TASK TO CARRY OUT: Go to the line with "Ortshinweistafel Hamm–Drechen –" in the records below, then output it and each following line exactly, up to and including the line with "La supuesta niña Marín". Skip pictures and add nothing.

[INPUT RECORDS]

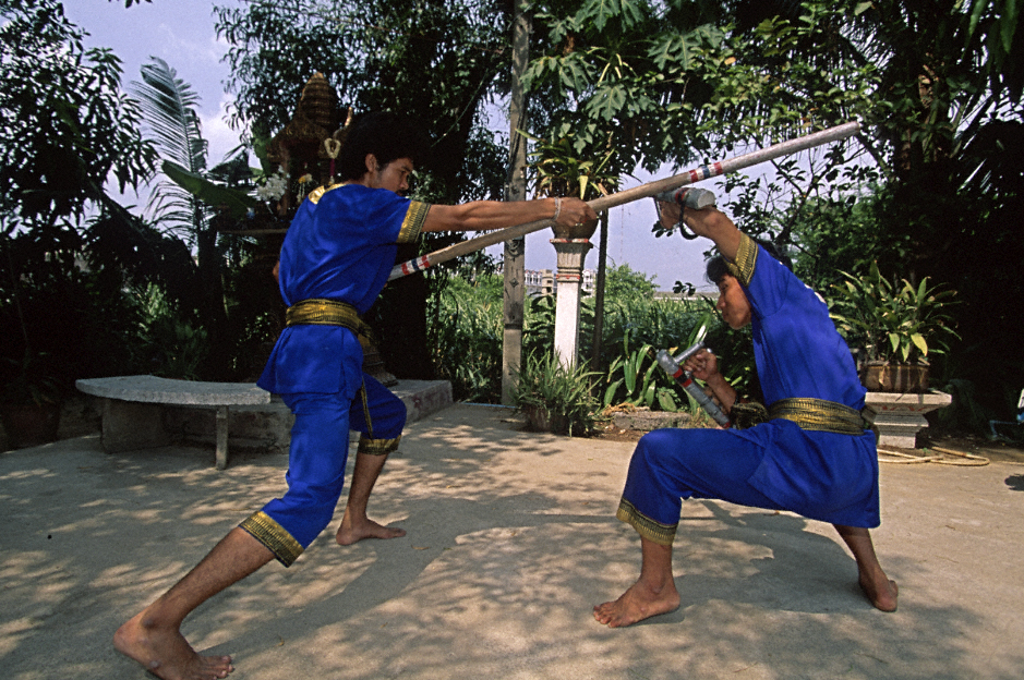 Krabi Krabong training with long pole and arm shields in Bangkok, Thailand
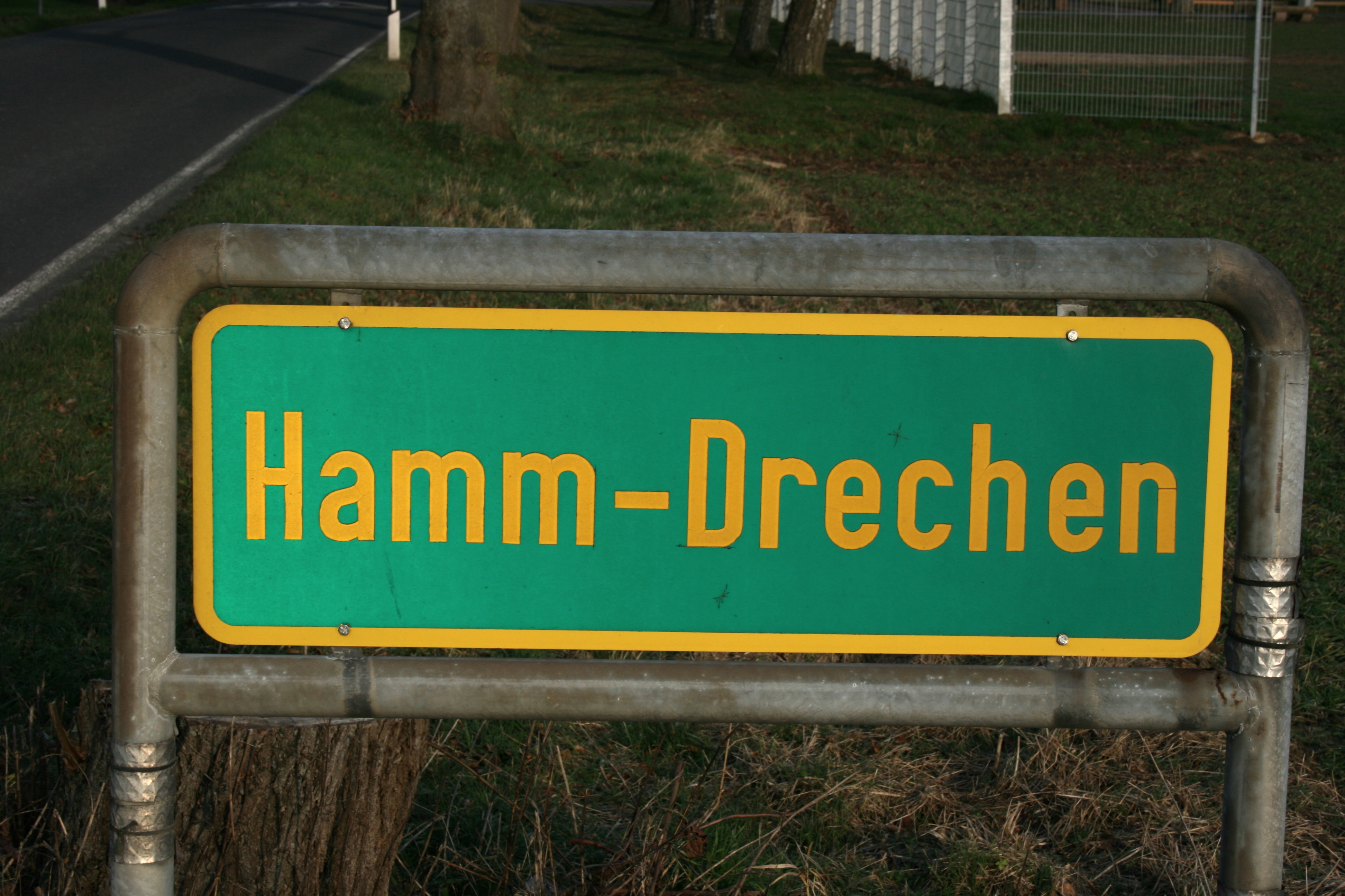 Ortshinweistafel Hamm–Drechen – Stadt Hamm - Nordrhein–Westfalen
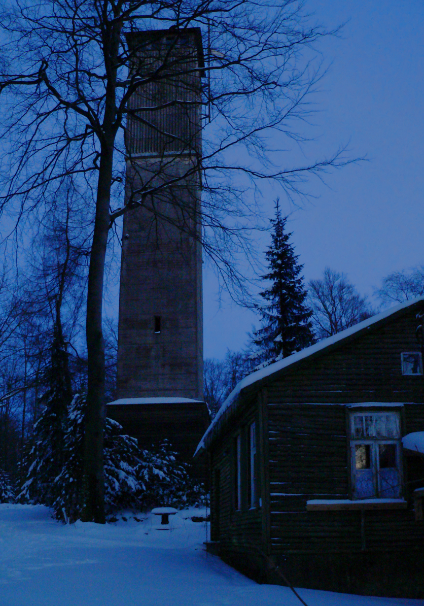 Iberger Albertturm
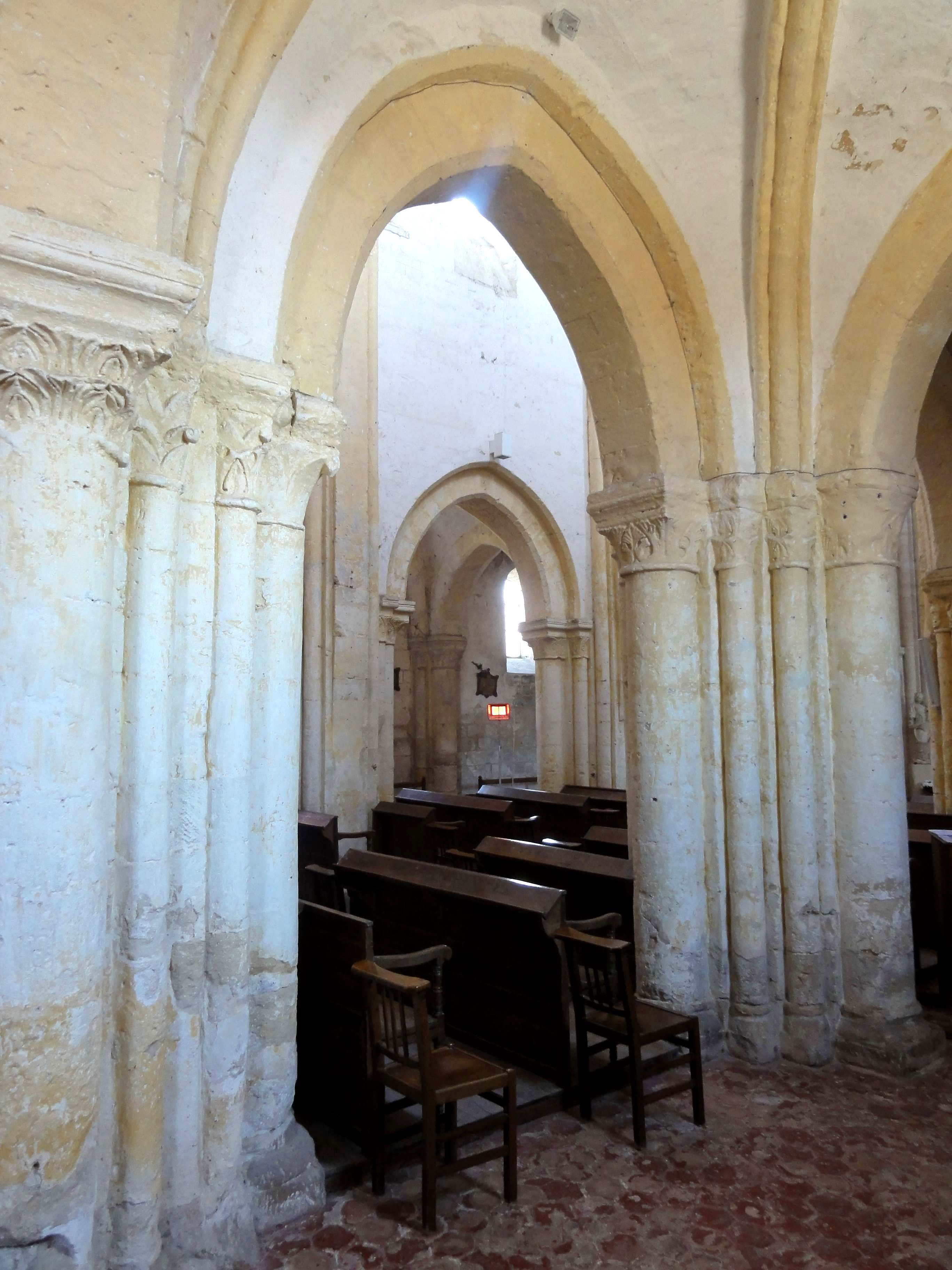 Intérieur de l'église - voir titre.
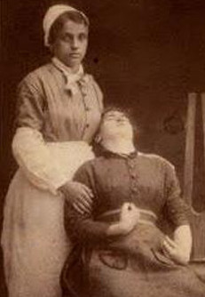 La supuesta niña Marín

[/INPUT RECORDS]
[INPUT RECORDS]

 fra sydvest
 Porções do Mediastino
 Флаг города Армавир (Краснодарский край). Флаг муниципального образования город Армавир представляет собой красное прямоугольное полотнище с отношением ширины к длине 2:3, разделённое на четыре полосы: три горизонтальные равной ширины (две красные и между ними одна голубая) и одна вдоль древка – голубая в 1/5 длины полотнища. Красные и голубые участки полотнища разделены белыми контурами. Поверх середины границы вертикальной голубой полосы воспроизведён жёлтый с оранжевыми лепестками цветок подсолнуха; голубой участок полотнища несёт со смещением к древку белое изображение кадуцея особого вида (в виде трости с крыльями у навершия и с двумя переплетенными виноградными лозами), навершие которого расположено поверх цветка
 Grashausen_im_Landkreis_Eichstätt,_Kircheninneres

[/INPUT RECORDS]

SOLUTION TO THE EXERCISE:
 Ortshinweistafel Hamm–Drechen – Stadt Hamm - Nordrhein–Westfalen
 Iberger Albertturm
 Intérieur de l'église - voir titre.
 La supuesta niña Marín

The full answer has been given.